To find the speed of the skateboard-cat combination after the cat drops onto the skateboard, we can use the principle of conservation of momentum.
According to the law of conservation of momentum, the total momentum before the cat jumps onto the skateboard is equal to the total momentum after the cat lands on the skateboard.
The momentum of an object is defined as the product of its mass and velocity. Mathematically, momentum (p) can be calculated using the equation:
p = m * v
Where:
p = momentum
m = mass
v = velocity
Let's denote the mass of the skateboard as m1, the velocity of the skateboard as v1, and the mass of the cat as m2.
Before the cat lands on the skateboard, the momentum of the skateboard-cat system is given by the sum of the individual momenta:
p1 = m1 * v1
Once the cat lands on the skateboard, their combined momentum can be calculated as:
p2 = (m1 + m2) * v2
where v2 is the velocity of the skateboard-cat combination.
Since momentum is conserved, we can set the initial momentum equal to the final momentum:
p1 = p2
m1 * v1 = (m1 + m2) * v2
Now we can plug in the given values:
m1 = 1.25 kg (mass of the skateboard)
v1 = 4.24 m/s (velocity of the skateboard)

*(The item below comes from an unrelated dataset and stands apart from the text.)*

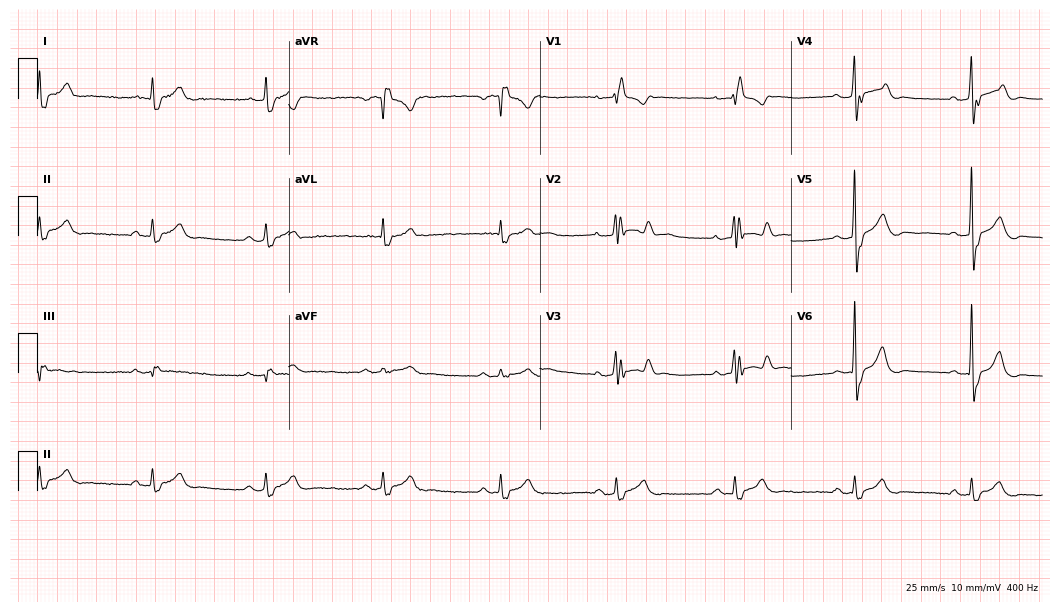
Resting 12-lead electrocardiogram. Patient: a man, 70 years old. The tracing shows right bundle branch block.

m2 = 1.00 kg (mass of the cat)
Substituting these values into the equation, we get:
(1.25 kg * 4.24 m/s) = (1.25 kg + 1.00 kg) * v2
Now we can solve for v2, the velocity of the skateboard-cat combination:
5.30 kg * m/s = 2.25 kg * v2
Divide both sides of the equation by 2.25 kg:
v2 = (5.30 kg * m/s) / 2.25 kg
v2 ≈ 2.36 m/s
Therefore, the speed of the skateboard-cat combination after the cat lands on the skateboard is approximately 2.36 m/s.